Please restate word for word the lines of the entries below from the one with "Mapa editado de: Santiago" to the one with "Localisation du Pays de Buch", inclusive, and leave out every picture.

• ENTRIES PROVIDED:
========

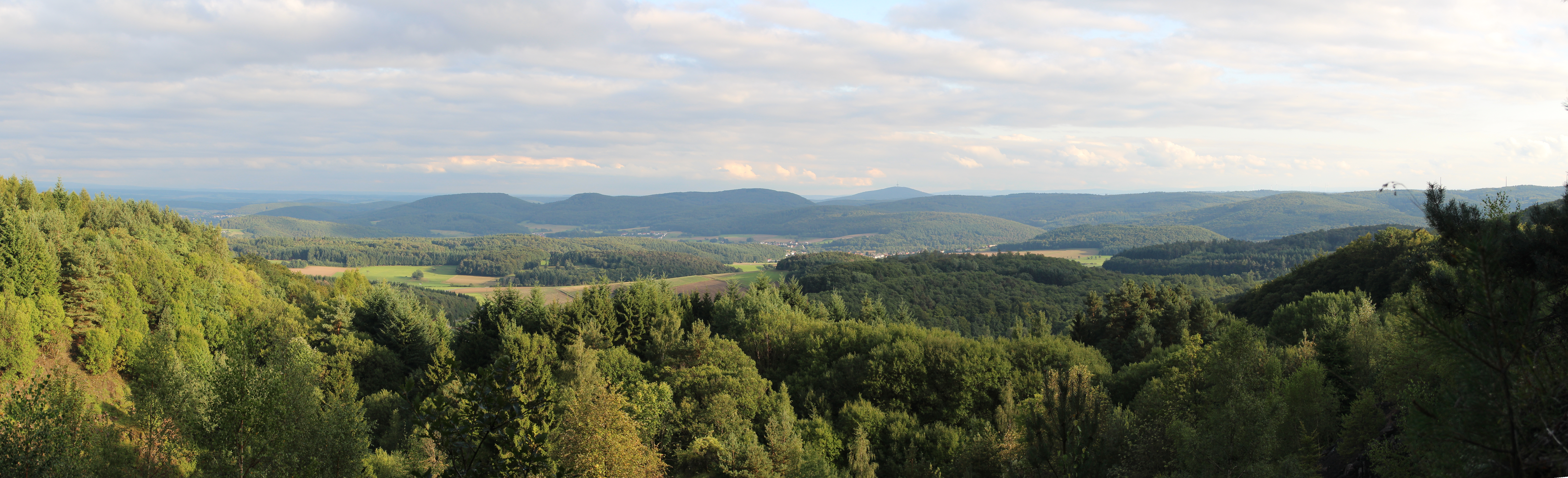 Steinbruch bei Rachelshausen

========

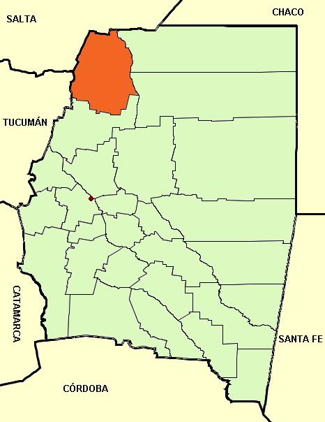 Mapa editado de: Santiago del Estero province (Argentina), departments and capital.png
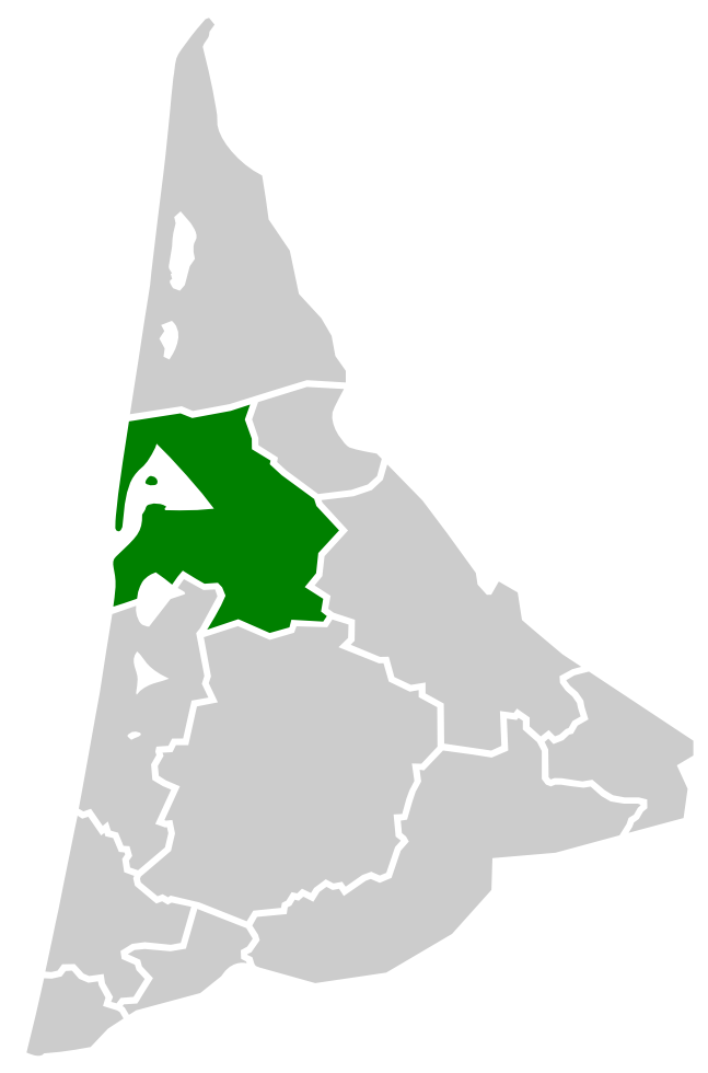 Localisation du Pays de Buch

========

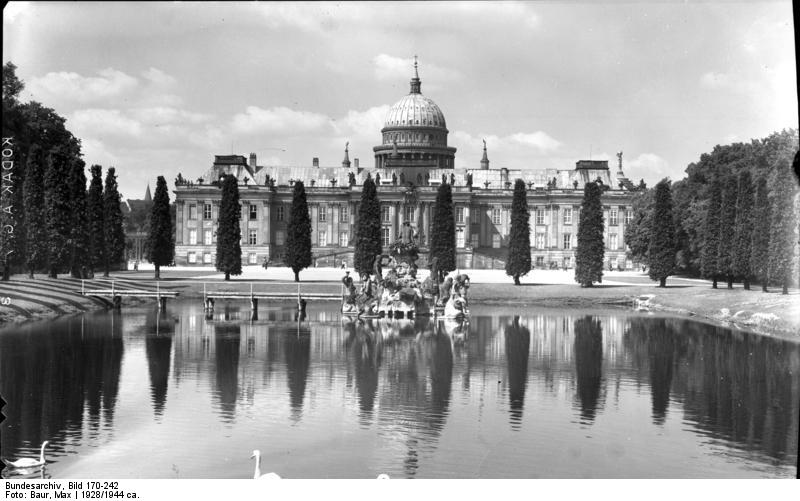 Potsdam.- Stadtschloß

========

• ANSWER TO THE EXERCISE:
 Mapa editado de: Santiago del Estero province (Argentina), departments and capital.png
 Localisation du Pays de Buch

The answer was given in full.